Many low-quality load builders that look at just weight and cube leave everything to the person on the dock. With the high turnover of warehouse labor, in some cases, the loader may not be able to make a legal, damage-free load. This can result in several issues, including needing the truck to scale and return, adding cost, and creating unnecessary emissions, not to mention a painful disruption on the dock. Often, in this situation, a needed product is left off – with potentially serious customer-service consequences. 

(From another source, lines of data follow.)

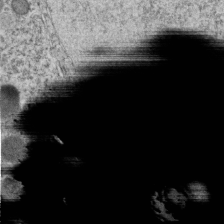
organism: C. elegans
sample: C. elegans embryo early stage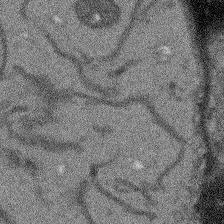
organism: Arabidopsis thaliana
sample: Root tip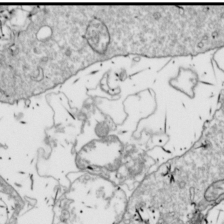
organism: Drosophila
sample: Cell division; meiosis; drosophila spermatocytes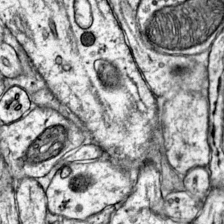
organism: Mouse
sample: Primary visual cortex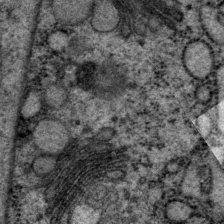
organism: P. pacificus
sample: Pharynx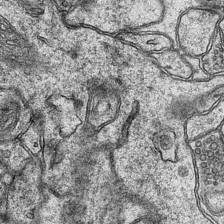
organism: Mouse
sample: CA1 Hippocampus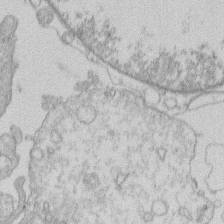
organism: Human
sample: Macrophage cells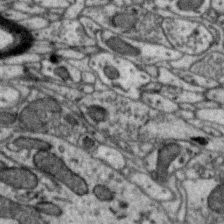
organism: Zebra finch
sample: Brain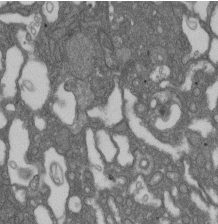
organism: Drosophila
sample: Nephrocyte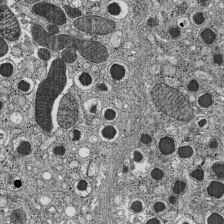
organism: C57BL Mouse
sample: Pancreatic islet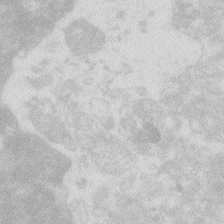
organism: Zebrafish
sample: Macrophage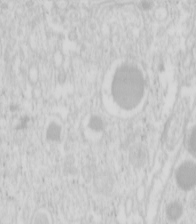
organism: Mouse
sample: Pancreas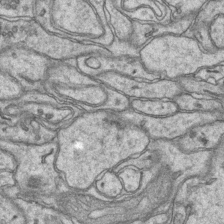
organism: Mouse
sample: CA1 Hippocampus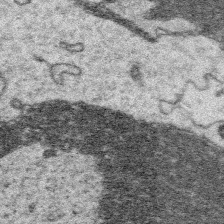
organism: Platynereis dumerilii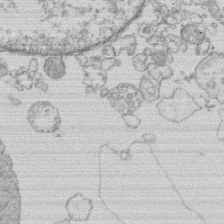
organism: Human
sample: Macrophage cells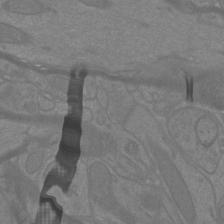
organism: Mouse
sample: Cortical neurons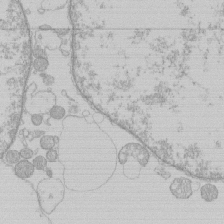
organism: Human
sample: Macrophage cells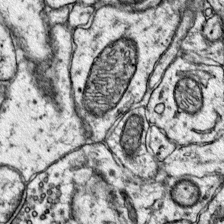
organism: Mouse
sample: Primary visual cortex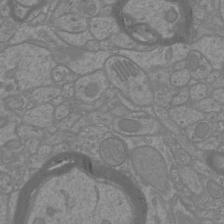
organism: Mouse
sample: Cortical neurons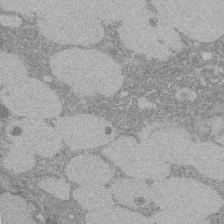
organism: Rat
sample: Salivary granule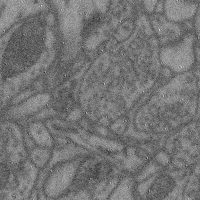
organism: Mouse
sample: Cerebral cortex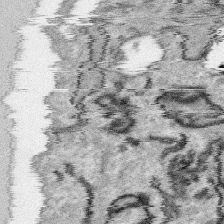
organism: Human
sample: HeLa cells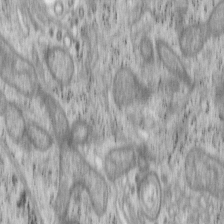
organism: Human
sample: HeLa cells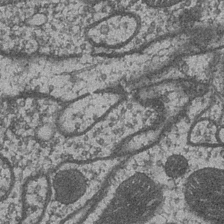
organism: Drosophila
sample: Optic medulla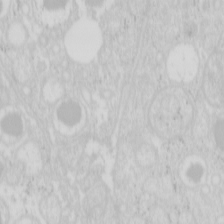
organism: Mouse
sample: Pancreas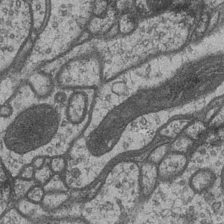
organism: Drosophila
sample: Optic medulla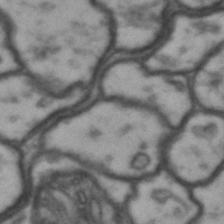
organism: Drosophila
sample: Brain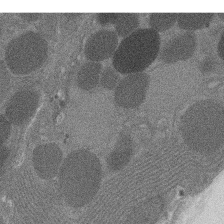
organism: Rat
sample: Salivary granule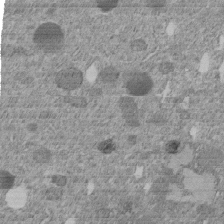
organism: C. elegans
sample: C. elegans embryo early stage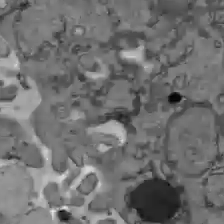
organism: C57BL Mouse
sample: Liver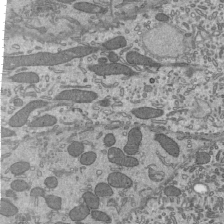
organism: Mouse
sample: Mouse epididymis efferent ductule cilia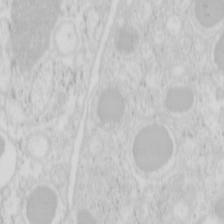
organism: Mouse
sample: Pancreas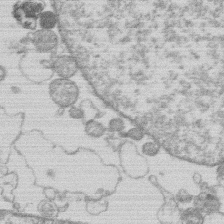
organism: Human
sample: Macrophage cells

Studies across many companies in multiple industries show that using an optimizing load builder that considers axle weight, product stackability, and other real-world constraints can generate savings in the 4-8% range. That's 4-8% fewer trucks on the road and 4-8% fewer emissions. And this is not just "pie-in-the-sky" talk; companies like Unilever count these savings towards their environmental goals. 

Helping the Carrier Eliminate Deadhead Miles

While transportation forecasting helps big carriers, smaller carriers, which transport most of the freight moved in North America, plan around commitments to ship a given number of loads on a given lane on a given day  — aka the tender. What if this tender can give them more notice? That will enable better planning and less deadhead, resulting in environmental benefits by reducing empty miles. As the early bird gets the worm, the first shipper to tender generally gets the capacity. This can generate substantial cost savings and on-time improvement while helping the environment. 

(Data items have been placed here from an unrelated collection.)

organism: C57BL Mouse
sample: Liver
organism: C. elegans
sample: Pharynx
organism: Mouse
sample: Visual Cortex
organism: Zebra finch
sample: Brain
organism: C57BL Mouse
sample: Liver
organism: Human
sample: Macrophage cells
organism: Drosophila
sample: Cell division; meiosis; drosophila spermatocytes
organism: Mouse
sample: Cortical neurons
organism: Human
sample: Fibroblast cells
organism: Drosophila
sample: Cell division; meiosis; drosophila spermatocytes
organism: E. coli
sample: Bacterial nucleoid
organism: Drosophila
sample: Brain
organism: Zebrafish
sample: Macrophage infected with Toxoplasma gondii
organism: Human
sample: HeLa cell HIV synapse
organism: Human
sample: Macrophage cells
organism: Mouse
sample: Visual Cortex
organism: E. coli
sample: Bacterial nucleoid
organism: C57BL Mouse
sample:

The problem with giving carriers a commitment five days in advance (versus two, three or four, which are the common lead times) is that the supply-planning signal is not as accurate five days out as it is one or two days in advance. Many companies have come up with a way around this. They have provided the carrier with a tender without details of what will go in the shipment. For the most part, the carrier doesn't care. They only care whether the shipment is refrigerated or dry or contains hazardous materials. 

Creating a placeholder stock transfer enables the load to be tendered, allowing the carrier to plan more days in advance. The optimizing load builder must prioritize the most needed product or grab requirements from future days to fill the loads. Many of these steps, from leveling to optimizing the filling of pre-tendered loads, can be automated, further enhancing planning processes. Better transportation plans lead to lower emissions. 

Optimized load building, 3-D load diagrams with detailed picking instructions, smoothing, and early tendering technologies drive true green savings.